No amendment, modification or discharge of this Agreement shall be valid or
binding unless set forth in writing and duly executed by a party against whom
enforcement of the amendment, modification, or discharge is sought.

               2.4  Limitation on Benefits.  It is the explicit intention of the
                    ----------------------                                      
parties hereto that no person or entity other than the parties hereto (and their
respective successors and assigns) is or shall be entitled to bring any action
to enforce any provision of this Agreement against any of the parties hereto,
and the covenants, undertakings and agreements set forth 

                                      C-9
<PAGE>
 
in this Agreement shall be solely for the benefit of, and shall be enforceable
only by, the parties hereto or their respective successors and assigns.

               2.5  Binding Effect.  This Agreement shall be binding upon and
                    --------------                                           
shall inure to the benefit of the parties hereto and their respective successors
and assigns.

               2.6  Governing Law.    This Agreement, the rights and obligations
                    -------------                                               
of the parties hereto, and any claims or disputes relating thereto, shall be
governed by and construed in accordance with the laws of Delaware.

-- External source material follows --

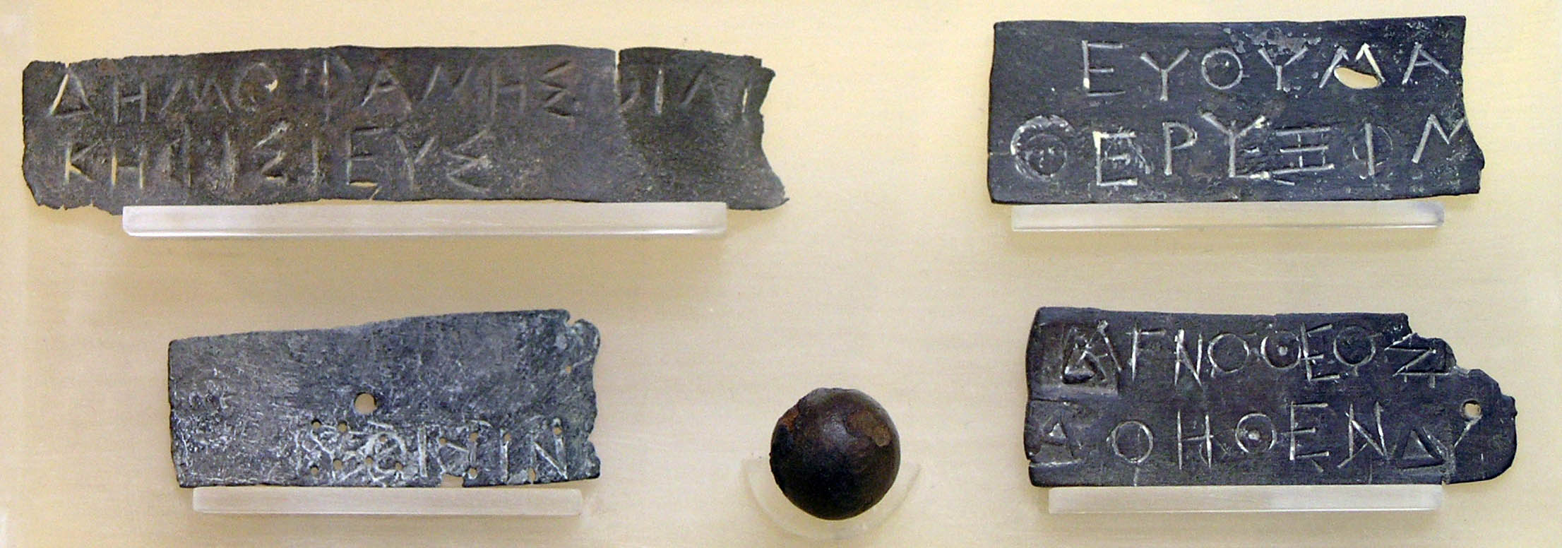 Pinakia, tabletas de identificación de los ciudadanos (nombre, nombre del padre, demo) para el sorteo de los jurados, siglos V-II a. C. Museo del Ágora antigua de Atenas Pinakia de bronze : plaquette attribuée à chaque citoyen éligible pour servir dans un jury populaire, sur laquelle étaient gravés son nom, celui de son père et celui de son dème. Ve-IIe s. a. C. Musée de l'Agora antique d'Athènes.

               2.7  Notices.  All notices, demands, requests, or other
                    -------                                           
communications which may be or are required to be given, served, or sent by any
party to any other party pursuant to this Agreement shall be in writing and
shall be mailed by first-class, registered or certified mail, return receipt
requested, postage prepaid, or transmitted by hand delivery, including delivery
by courier, telegram, telex, or facsimile transmission, addressed as follows:

               (a)  If to the Company:

                            The Right Start, Inc.
                            5334 Sterling Center Drive
                            Westlake Village, California 91361
                            Attention:  President
                            Facsimile:  (818) 707-7132

                    with a copy (which shall not constitute notice) to:

                            Milbank, Tweed, Hadley & McCloy
                            601 S. Figueroa, 30th Floor
                            Los Angeles, CA 90017
                            Attention:  Kenneth J. Baronsky, Esq.
                            Facsimile:  (213) 629-5063

               (b)  If to Purchaser, to the address set forth in the Securities
                    Purchase Agreement for such Purchaser.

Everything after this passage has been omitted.